_EXERCISE DETAILS_:
Exercise in exact copying: restate word for word only the lines below from the one containing "sample: Pancreatic islet" through the one containing "sample: Liver", omitting any pictures.

_RECORDED DATA_:
···

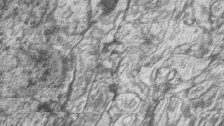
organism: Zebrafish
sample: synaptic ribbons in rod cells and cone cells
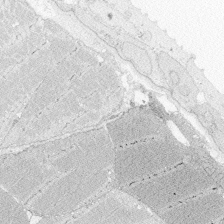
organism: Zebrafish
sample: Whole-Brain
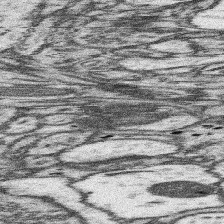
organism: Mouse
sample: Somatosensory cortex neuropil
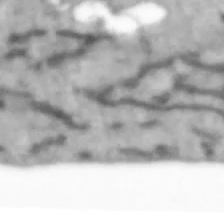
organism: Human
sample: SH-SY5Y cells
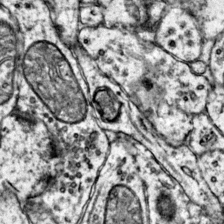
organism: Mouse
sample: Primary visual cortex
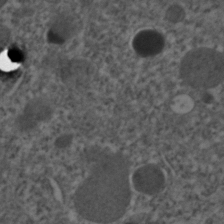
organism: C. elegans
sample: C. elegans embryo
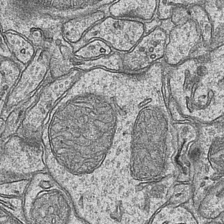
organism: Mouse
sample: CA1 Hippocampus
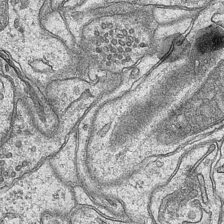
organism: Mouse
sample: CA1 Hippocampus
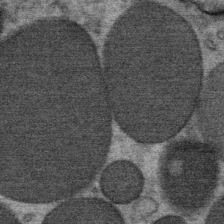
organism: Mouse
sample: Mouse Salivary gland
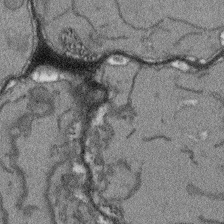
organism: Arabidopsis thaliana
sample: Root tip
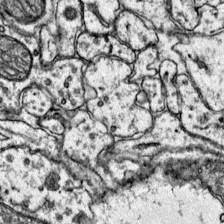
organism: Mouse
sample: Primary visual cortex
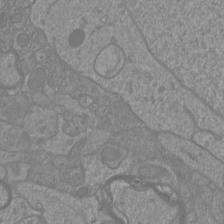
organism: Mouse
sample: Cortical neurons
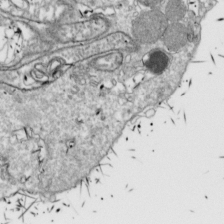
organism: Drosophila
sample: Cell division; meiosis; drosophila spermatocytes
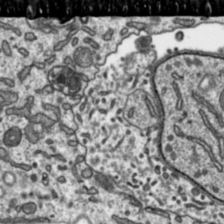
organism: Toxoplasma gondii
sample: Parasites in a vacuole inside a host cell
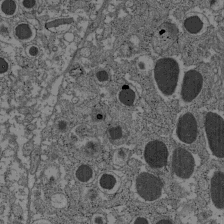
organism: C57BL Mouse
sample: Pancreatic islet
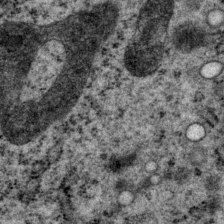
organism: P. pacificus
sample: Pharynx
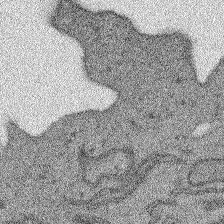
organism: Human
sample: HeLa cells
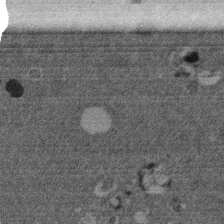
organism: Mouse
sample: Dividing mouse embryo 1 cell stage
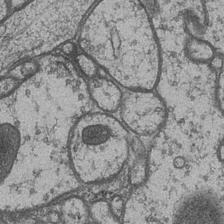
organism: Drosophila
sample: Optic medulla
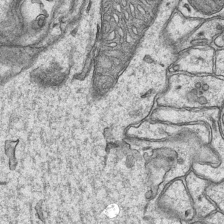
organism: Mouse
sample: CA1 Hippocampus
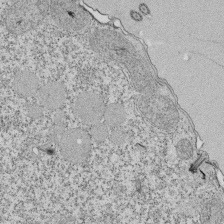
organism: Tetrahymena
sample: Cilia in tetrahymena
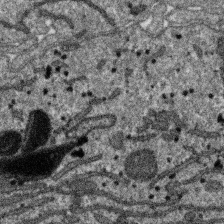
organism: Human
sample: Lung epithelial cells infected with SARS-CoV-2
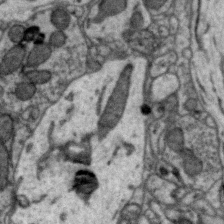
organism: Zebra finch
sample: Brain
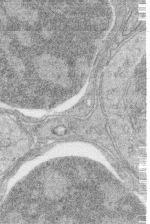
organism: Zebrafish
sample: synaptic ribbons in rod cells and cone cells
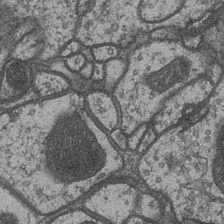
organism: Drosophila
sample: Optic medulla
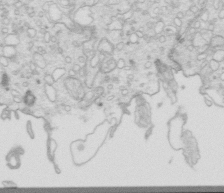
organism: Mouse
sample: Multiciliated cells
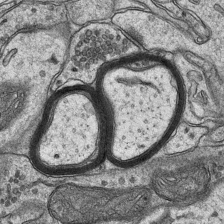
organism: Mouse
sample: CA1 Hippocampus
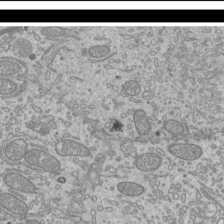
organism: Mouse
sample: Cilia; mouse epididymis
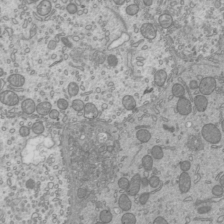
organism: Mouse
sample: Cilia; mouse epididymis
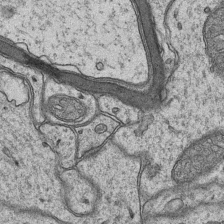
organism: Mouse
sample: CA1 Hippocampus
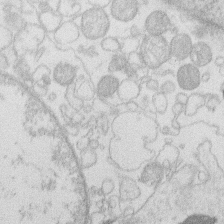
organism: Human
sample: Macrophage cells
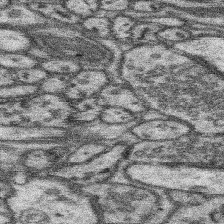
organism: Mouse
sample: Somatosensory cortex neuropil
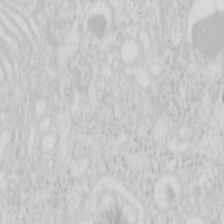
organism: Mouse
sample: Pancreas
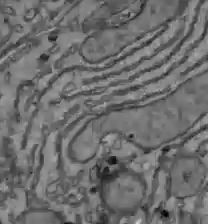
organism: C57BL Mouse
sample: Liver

···

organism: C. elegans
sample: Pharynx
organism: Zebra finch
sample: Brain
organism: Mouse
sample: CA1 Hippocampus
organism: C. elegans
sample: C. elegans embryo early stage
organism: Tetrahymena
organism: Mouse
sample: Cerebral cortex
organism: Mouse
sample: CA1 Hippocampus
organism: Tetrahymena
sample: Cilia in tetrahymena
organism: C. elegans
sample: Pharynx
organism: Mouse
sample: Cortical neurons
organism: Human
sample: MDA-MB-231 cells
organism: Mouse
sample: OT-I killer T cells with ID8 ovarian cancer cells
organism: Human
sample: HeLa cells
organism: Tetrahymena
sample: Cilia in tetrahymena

···

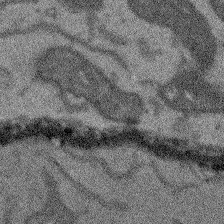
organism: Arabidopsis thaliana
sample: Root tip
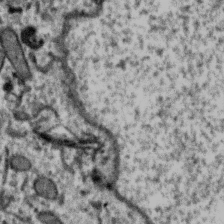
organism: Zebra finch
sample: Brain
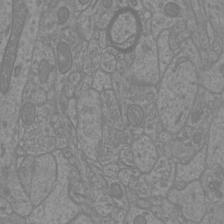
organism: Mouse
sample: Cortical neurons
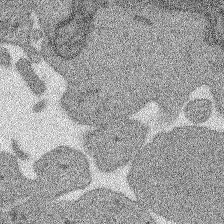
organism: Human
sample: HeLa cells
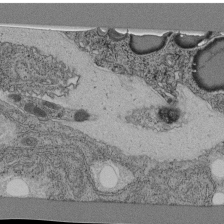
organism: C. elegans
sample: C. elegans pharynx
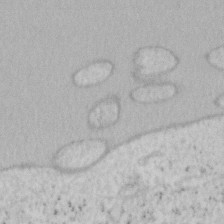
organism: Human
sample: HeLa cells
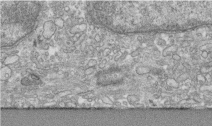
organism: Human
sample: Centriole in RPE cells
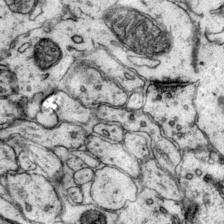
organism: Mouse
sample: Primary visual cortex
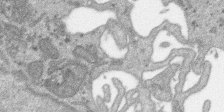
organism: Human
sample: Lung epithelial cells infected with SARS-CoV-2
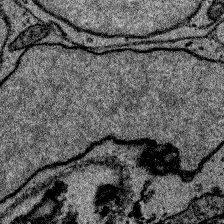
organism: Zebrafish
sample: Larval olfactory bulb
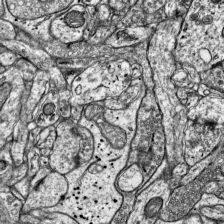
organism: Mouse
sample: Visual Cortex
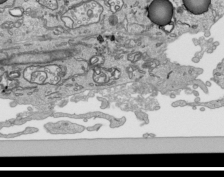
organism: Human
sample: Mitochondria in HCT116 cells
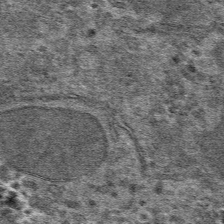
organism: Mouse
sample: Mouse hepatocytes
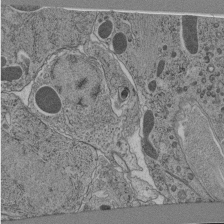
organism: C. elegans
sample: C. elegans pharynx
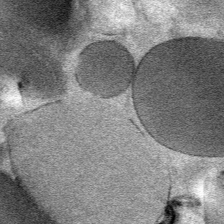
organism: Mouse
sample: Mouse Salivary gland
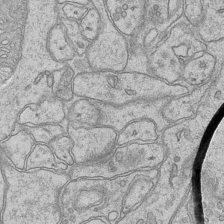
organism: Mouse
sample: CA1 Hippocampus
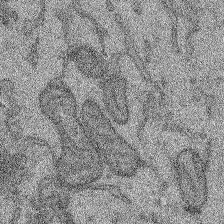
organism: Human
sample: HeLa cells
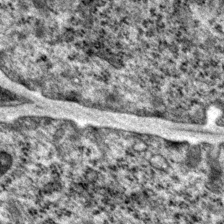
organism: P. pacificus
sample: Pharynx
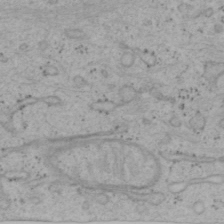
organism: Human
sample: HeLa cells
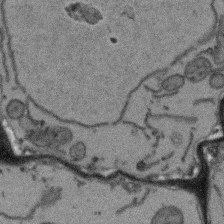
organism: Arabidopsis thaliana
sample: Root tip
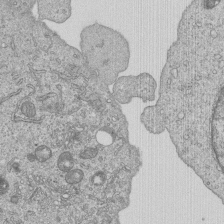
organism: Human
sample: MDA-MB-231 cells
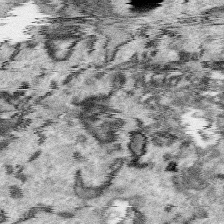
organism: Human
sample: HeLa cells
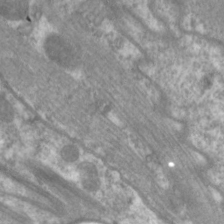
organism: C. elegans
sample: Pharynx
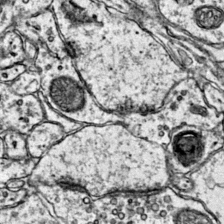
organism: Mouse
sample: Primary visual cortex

···

_ANSWER SECTION_:
sample: Pancreatic islet
organism: P. pacificus
sample: Pharynx
organism: Human
sample: HeLa cells
organism: Mouse
sample: Dividing mouse embryo 1 cell stage
organism: Drosophila
sample: Optic medulla
organism: Mouse
sample: CA1 Hippocampus
organism: Tetrahymena
sample: Cilia in tetrahymena
organism: Human
sample: Lung epithelial cells infected with SARS-CoV-2
organism: Zebra finch
sample: Brain
organism: Zebrafish
sample: synaptic ribbons in rod cells and cone cells
organism: Drosophila
sample: Optic medulla
organism: Mouse
sample: Multiciliated cells
organism: Mouse
sample: CA1 Hippocampus
organism: Mouse
sample: Cilia; mouse epididymis
organism: Mouse
sample: Cilia; mouse epididymis
organism: Mouse
sample: CA1 Hippocampus
organism: Human
sample: Macrophage cells
organism: Mouse
sample: Somatosensory cortex neuropil
organism: Mouse
sample: Pancreas
organism: C57BL Mouse
sample: Liver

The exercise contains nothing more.